The formal system settled down again into a two-party system in 1922 with the Labour Party taking the place of the Liberal Party and the Unionists becoming Tories. But the substance of the central party difference after 1922 was not what it had been for a century and a half before 1886. The Labour Party took over from the Liberal Party after the Liberal rupture of 1916 but it was not the Liberal Party under a new name even though many disillusioned Liberals joined it.

The Labour Party does not do what the Liberal Party did for two centuries. But it is necessary to the British system that what the Liberal Party did should be done. The Tory Party has therefore functioned as both Liberal and Conservative.

The main argument about what the British state should do has, for the last couple of generations, not been conducted between the Tory Party and the Labour Party. It has gone on within the Tory Party.

The Tory Party serves as both Liberal and Conservative. And the Labour Party is in effect two parties which detest each other, and which preserve the primitive rhetoric of a by-gone era.

The Deputy-Leader of Sir Keir Starmer’s modernising Labour Party, Angela Rayner, hissed “Scum!” at the Tories in Parliament. She apologised for it, but there is no doubt that it expressed her feeling on the subject. A few months later, after Sir Keir had tried to sack her but was obliged to promote her instead, she seized on an allegation by Dominic Cummings to build a picture of the Tory Cabinet, in its handling of the virus, deciding to kill off thousands of people, and “mocking, laughing and joking about thousands of lives” as they did so. It seems that the Labour Party took over the superficial anti-Tory rhetoric of the old Liberal Party which it displaced, and attached it to very un-Liberal feelings of primitive classconflict.

The anti-Tory rhetoric of the old Liberal Party was superficial because both Parties were aware of themselves as participants in the same political development.

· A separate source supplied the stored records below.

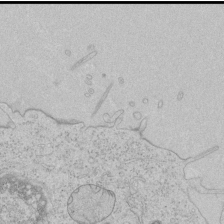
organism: Human
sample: Mitochondria in HCT116 cells
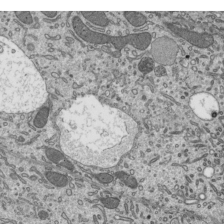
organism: Mouse
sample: Mouse epididymis efferent ductule cilia
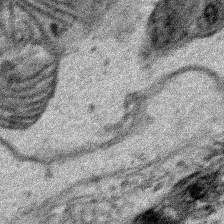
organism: Human
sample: Mitochondria in HCT116 cells
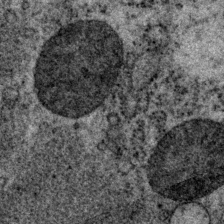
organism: P. pacificus
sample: Pharynx
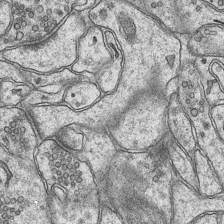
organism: Mouse
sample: CA1 Hippocampus
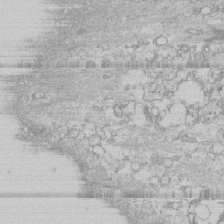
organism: Human
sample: CRL-1474
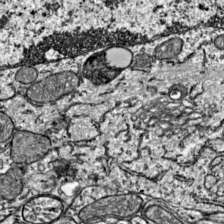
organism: Mouse
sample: Visual Cortex
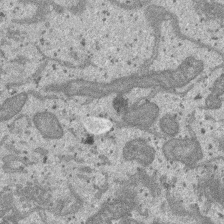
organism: Human
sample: Lung epithelial cells infected with SARS-CoV-2
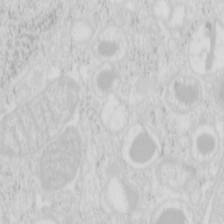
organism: Mouse
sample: Pancreas
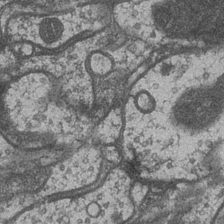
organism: Drosophila
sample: Optic medulla
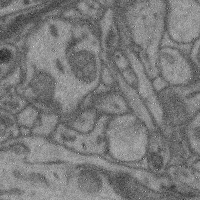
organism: Mouse
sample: Cerebral cortex
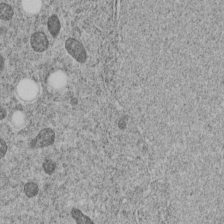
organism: C. elegans
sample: C. elegans embryo early stage
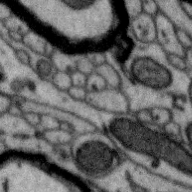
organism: Zebra finch
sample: Brain
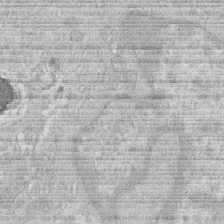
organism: Human
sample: Macrophage cells
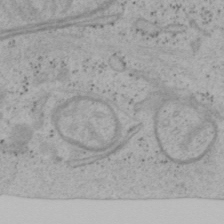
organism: Human
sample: HeLa cells
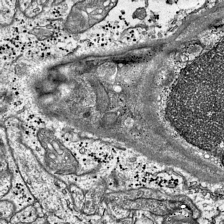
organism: Mouse
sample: Visual Cortex
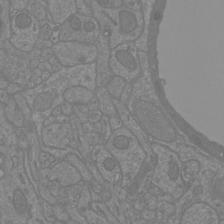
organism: Mouse
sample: Cortical neurons
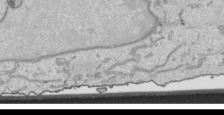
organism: Human
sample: Mitochondria in HCT116 cells
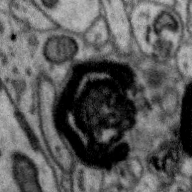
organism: Zebra finch
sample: Brain
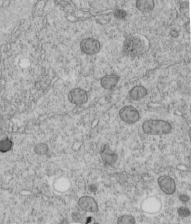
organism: C. elegans
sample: C. elegans embryo early stage
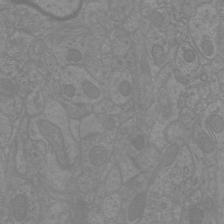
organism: Mouse
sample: Cortical neurons
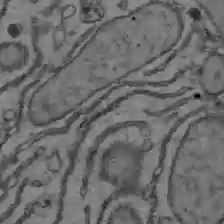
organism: C57BL Mouse
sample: Liver
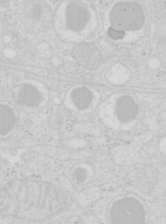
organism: Mouse
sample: Pancreas
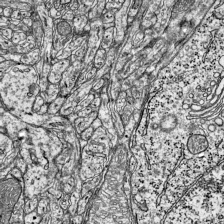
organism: Mouse
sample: Visual Cortex
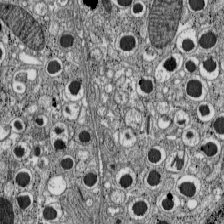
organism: C57BL Mouse
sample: Pancreatic islet
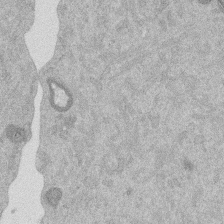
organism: Mouse
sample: Dividing mouse embryo 1 cell stage
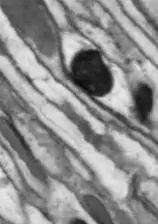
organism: Drosophila
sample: Optic lobe
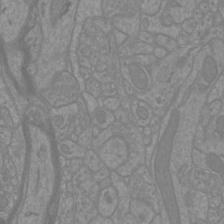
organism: Mouse
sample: Cortical neurons
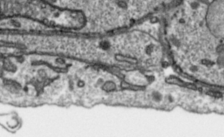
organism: Toxoplasma gondii
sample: Parasites in a vacuole inside a host cell
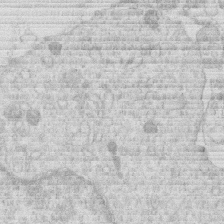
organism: Human
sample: Macrophage cells
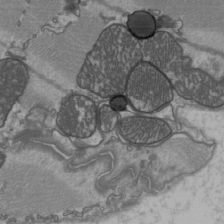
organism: C57BL Mouse
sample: Heart
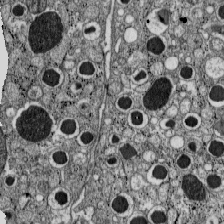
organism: C57BL Mouse
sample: Pancreatic islet
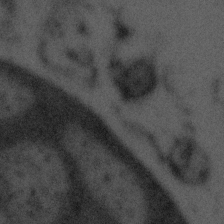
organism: Tuwongella immobilis
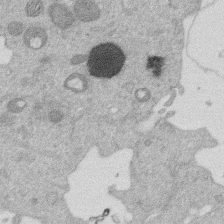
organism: Mouse
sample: Dividing mouse embryo 1 cell stage
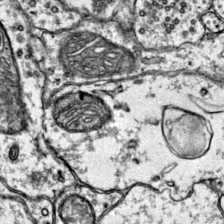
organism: Mouse
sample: Primary visual cortex

They emphasised different aspects of that development. The Liberals (Whigs) were the radical pioneers. The Tories (Conservative) resisted adventurism in the process of change while being prepared to make terms with it. And, in the course of the process, there was a noticeable tendency for Liberals to become Conservative.

Labour, on the other hand, has always been ill at ease in the position it took over from the Liberals.

In the great change of 1714-15, when the substance of monarchy was dissolved and an aristocratic regime was established, the Liberals murdered a few Tories as Jacobite counter-revolutionaries to show what they were capable of, and then dominated public life for the quarter of a century of the Whig Ascendancy by means of corruption. When Walpole, master-mind of the Ascendancy, fell, the Tories considered

impeaching him for subverting the Constitution, but then decided to take what he had done as being the Constitution. In this, and in what followed, the Liberals stood for Freedomwhich meant Capitalism—and the Tories stood for the State (or monarchy) which meant restraint of capitalist freedom.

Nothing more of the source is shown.